(Entries taken from a collection)

Segment Open

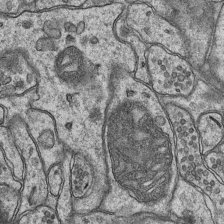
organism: Mouse
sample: CA1 Hippocampus
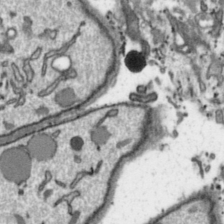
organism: Toxoplasma gondii
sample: Parasites in a vacuole inside a host cell
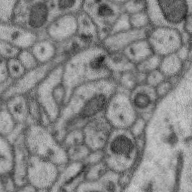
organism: Zebra finch
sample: Brain
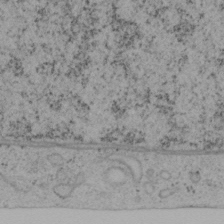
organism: Human
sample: HeLa cells
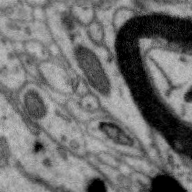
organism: Zebra finch
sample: Brain
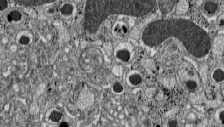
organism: C57BL Mouse
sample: Pancreatic islet
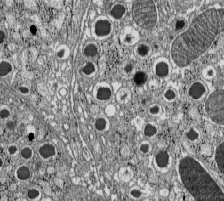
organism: C57BL Mouse
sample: Pancreatic islet
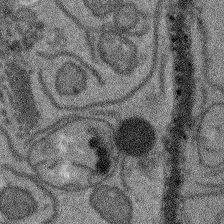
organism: Arabidopsis thaliana
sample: Root tip
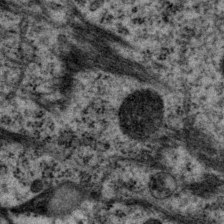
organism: P. pacificus
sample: Pharynx
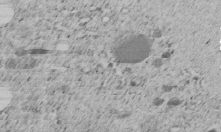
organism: C. elegans
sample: C. elegans embryo early stage
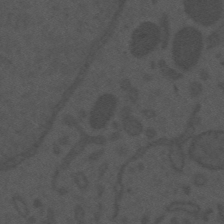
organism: Mouse
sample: Suprachiasmatic nucleus
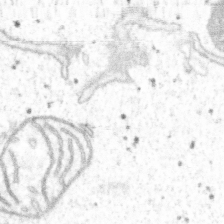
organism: Human
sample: HeLa cells
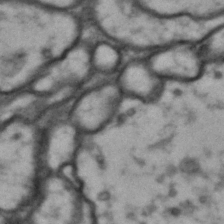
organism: Drosophila
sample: Brain
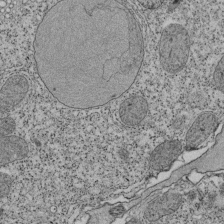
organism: Tetrahymena
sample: Cilia in tetrahymena
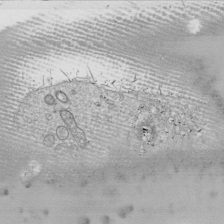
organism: Drosophila
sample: Cell division; meiosis; drosophila spermatocytes
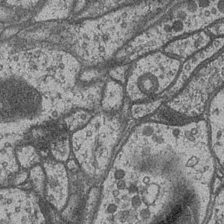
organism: Drosophila
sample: Optic medulla
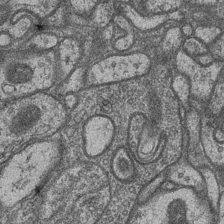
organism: Drosophila
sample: Optic medulla
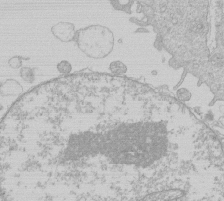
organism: Human
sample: Macrophage cells
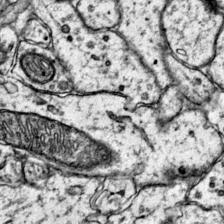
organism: Mouse
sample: Primary visual cortex
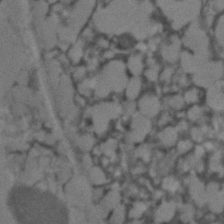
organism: C. elegans
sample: C. elegans embryo
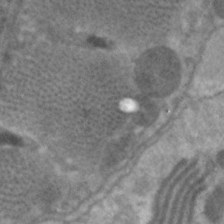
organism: C. elegans
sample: Pharynx
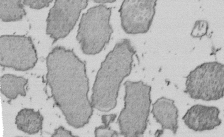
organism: E. coli
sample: Bacterial nucleoid
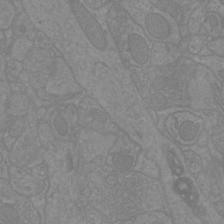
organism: Mouse
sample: Cortical neurons
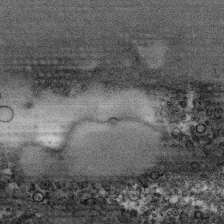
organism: Human
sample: CRL-1474
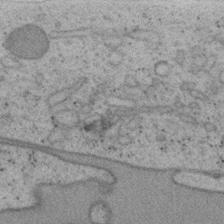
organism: Human
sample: HeLa cells
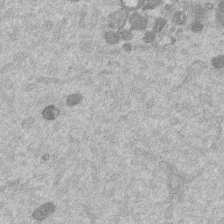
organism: Mouse
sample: Dividing mouse embryo 1 cell stage
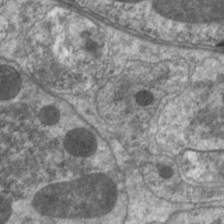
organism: C. elegans
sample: Pharynx
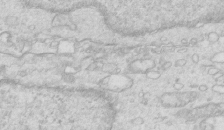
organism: Mouse
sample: Multiciliated cells
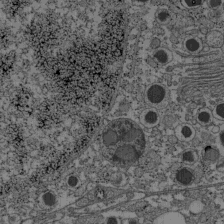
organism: C57BL Mouse
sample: Pancreatic islet
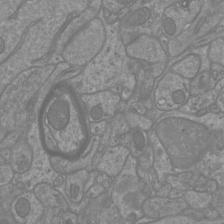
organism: Mouse
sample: Cortical neurons
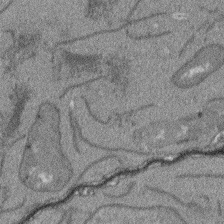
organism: Arabidopsis thaliana
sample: Root tip
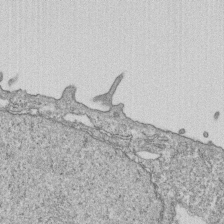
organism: Human
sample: HeLa cell HIV synapse
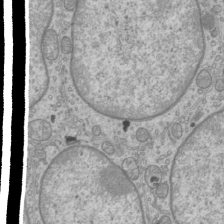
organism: Mouse
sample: Cilia; mouse epididymis
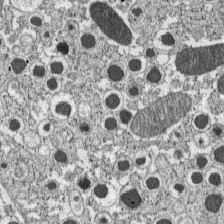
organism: C57BL Mouse
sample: Pancreatic islet
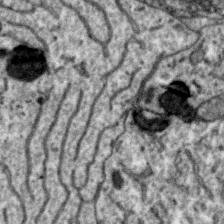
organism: Zebra finch
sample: Brain
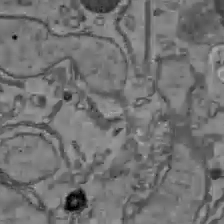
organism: C57BL Mouse
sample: Liver
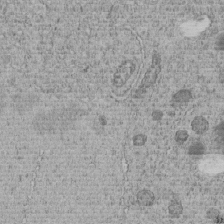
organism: C. elegans
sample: C. elegans embryo early stage
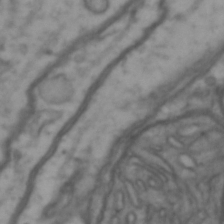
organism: Drosophila
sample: Brain
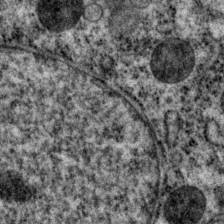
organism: P. pacificus
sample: Pharynx
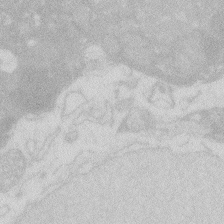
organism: Zebrafish
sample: Macrophage
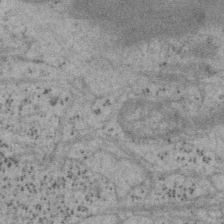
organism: Human
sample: HeLa cells
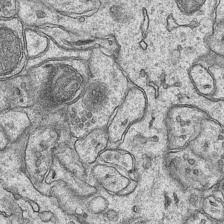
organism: Mouse
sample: CA1 Hippocampus
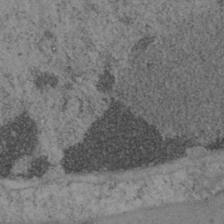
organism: Mouse
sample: OT-I killer T cells with ID8 ovarian cancer cells
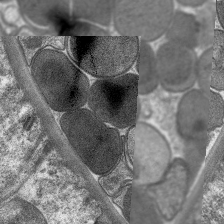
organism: C. elegans
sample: Pharynx
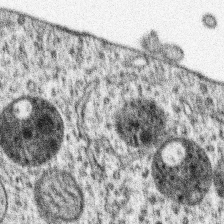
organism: Human
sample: HeLa cells
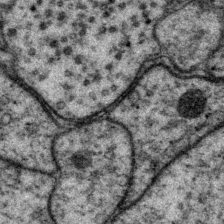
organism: P. pacificus
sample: Pharynx
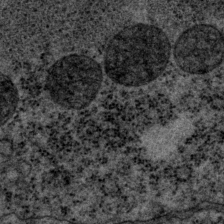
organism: P. pacificus
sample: Pharynx
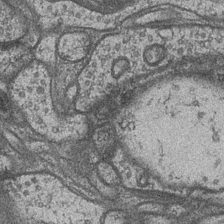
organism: Drosophila
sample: Optic medulla
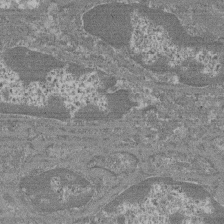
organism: Mouse
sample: Glomerulus
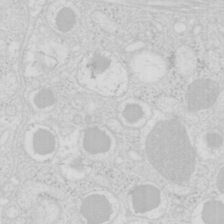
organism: Mouse
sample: Pancreas
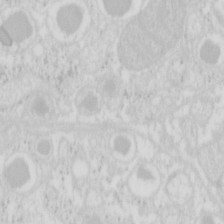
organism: Mouse
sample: Pancreas
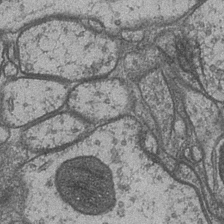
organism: Drosophila
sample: Optic medulla
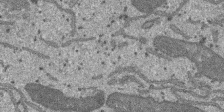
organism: Human
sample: Lung epithelial cells infected with SARS-CoV-2
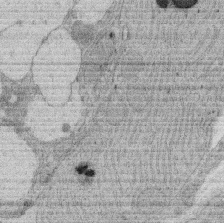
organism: Rat
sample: Salivary granule
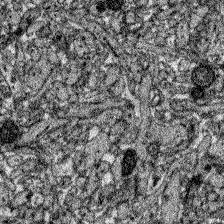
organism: Zebrafish
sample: Larval olfactory bulb
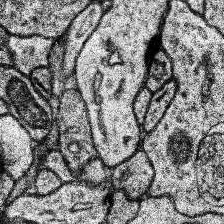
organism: Human
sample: Temporal Lobe
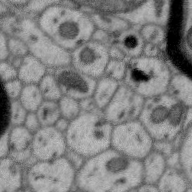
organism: Zebra finch
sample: Brain
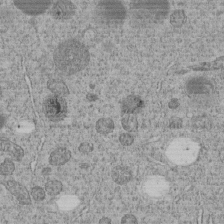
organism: C. elegans
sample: C. elegans embryo early stage
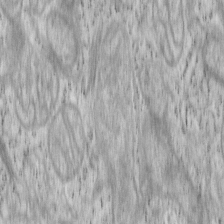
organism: Human
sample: HeLa cells
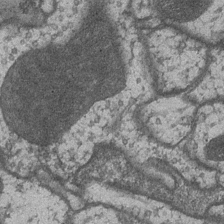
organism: Drosophila
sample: Optic medulla
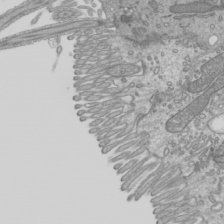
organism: Mouse
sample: Cilia; mouse epididymis
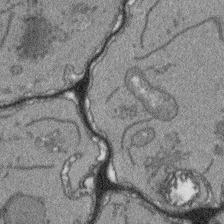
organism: Arabidopsis thaliana
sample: Root tip
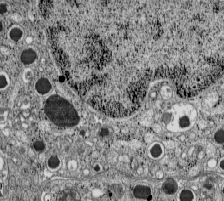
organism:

Segment Closed

The records above are to be transcribed word for word. Skip the images.

organism: Mouse
sample: CA1 Hippocampus
organism: Toxoplasma gondii
sample: Parasites in a vacuole inside a host cell
organism: Zebra finch
sample: Brain
organism: Human
sample: HeLa cells
organism: Zebra finch
sample: Brain
organism: C57BL Mouse
sample: Pancreatic islet
organism: C57BL Mouse
sample: Pancreatic islet
organism: Arabidopsis thaliana
sample: Root tip
organism: P. pacificus
sample: Pharynx
organism: C. elegans
sample: C. elegans embryo early stage
organism: Mouse
sample: Suprachiasmatic nucleus
organism: Human
sample: HeLa cells
organism: Drosophila
sample: Brain
organism: Tetrahymena
sample: Cilia in tetrahymena
organism: Drosophila
sample: Cell division; meiosis; drosophila spermatocytes
organism: Drosophila
sample: Optic medulla
organism: Drosophila
sample: Optic medulla
organism: Human
sample: Macrophage cells
organism: Mouse
sample: Primary visual cortex
organism: C. elegans
sample: C. elegans embryo
organism: C. elegans
sample: Pharynx
organism: E. coli
sample: Bacterial nucleoid
organism: Mouse
sample: Cortical neurons
organism: Human
sample: CRL-1474
organism: Human
sample: HeLa cells
organism: Mouse
sample: Dividing mouse embryo 1 cell stage
organism: C. elegans
sample: Pharynx
organism: Mouse
sample: Multiciliated cells
organism: C57BL Mouse
sample: Pancreatic islet
organism: Mouse
sample: Cortical neurons
organism: Arabidopsis thaliana
sample: Root tip
organism: Human
sample: HeLa cell HIV synapse
organism: Mouse
sample: Cilia; mouse epididymis
organism: C57BL Mouse
sample: Pancreatic islet
organism: Zebra finch
sample: Brain
organism: C57BL Mouse
sample: Liver
organism: C. elegans
sample: C. elegans embryo early stage
organism: Drosophila
sample: Brain
organism: P. pacificus
sample: Pharynx
organism: Zebrafish
sample: Macrophage
organism: Human
sample: HeLa cells
organism: Mouse
sample: CA1 Hippocampus
organism: Mouse
sample: OT-I killer T cells with ID8 ovarian cancer cells
organism: C. elegans
sample: Pharynx
organism: Human
sample: HeLa cells
organism: P. pacificus
sample: Pharynx
organism: P. pacificus
sample: Pharynx
organism: Drosophila
sample: Optic medulla
organism: Mouse
sample: Glomerulus
organism: Mouse
sample: Pancreas
organism: Mouse
sample: Pancreas
organism: Drosophila
sample: Optic medulla
organism: Human
sample: Lung epithelial cells infected with SARS-CoV-2
organism: Rat
sample: Salivary granule
organism: Zebrafish
sample: Larval olfactory bulb
organism: Human
sample: Temporal Lobe
organism: Zebra finch
sample: Brain
organism: C. elegans
sample: C. elegans embryo early stage
organism: Human
sample: HeLa cells
organism: Drosophila
sample: Optic medulla
organism: Mouse
sample: Cilia; mouse epididymis
organism: Arabidopsis thaliana
sample: Root tip
organism:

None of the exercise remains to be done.